Implementation of models and data analysis
The general aim for our models is to estimate the posterior distribution of parameters of a model where the data are correlated through a phylogenetic relationship for which we have a prior distribution. The two main assumptions of our models are (i) that the phylogenetic trees are ultrametric, so that the correlation matrix is proportional to the variance-covariance matrix and (ii) that evolution can be modelled by a Brownian Motion (BM) process. These assumptions are common in the comparative analysis literature, for example [66], but can be relaxed in some situations, e.g. [57].
We used the statistics software R [67] for data handling in association with OpenBUGS 3.0.3 [68] for Markov Chain Monte Carlo (MCMC) computation. MCMC algorithms use iterative draws to sample from an unknown target distribution, and thereby learn about its properties. In our case, the target is the marginal posterior distribution of parameters in our model. In each step, a draw is made of a new value for one parameter, conditional on the data and current values of all the other parameters in the model. Over a sufficiently large number of iterations, the algorithm converges to the marginal distribution of the parameters, see [33, 69]. The samples following this initial period of convergence (the ’burn in’) can be used for inference on the parameters. The three kinds of algorithm currently used by OpenBUGS are the Gibbs sampler [70, 71], the Metropolis-Hastings algorithm [72, 73] and the slice sampler [74]. After prior sensitivity analysis, we decided to use an inverse-Gamma(1,1) prior distribution for variance components. This prior helped to avoid autocorrelation and had little influence on our results (see Figure 8 for example). However, we do not recommend such an informative prior without preliminary analysis of prior sensitivity.

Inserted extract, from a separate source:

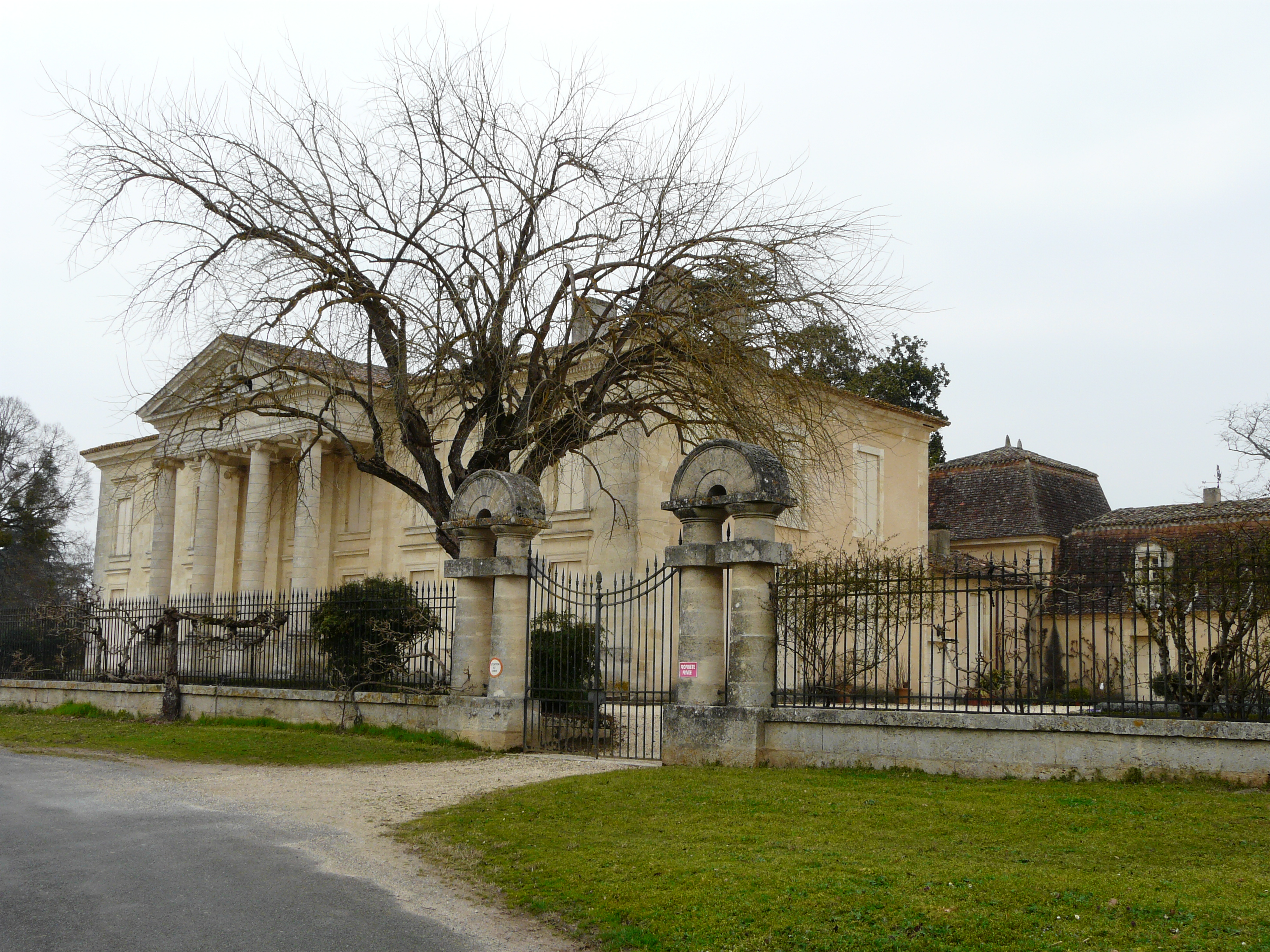 Le portail occidental du château de Prats, Saint-Seurin-de-Prats, Dordogne, France.

MCMC algorithms sometimes exhibit excessive autocorrelation among successive values in the chain, leading to inefficient sampling of the full parameter space if the dependence among samples extends for more than a few iterations. If the autocorrelation is high for a parameter, it may be necessary to let the simulation run longer and take a subsample of the MCMC output. We discuss autocorrelation issues for each model, below, along with other features of their application.
We report ’ppp-values’ (posterior predictive p-values) as an indicator of probabilities of the observed data, under the best-fit model; and ’sppp-values’ (species ppp-values, for each species) as an indicator of the under or overdispersion in replicate datasets generated under the best-fit model (see "Model checking" section).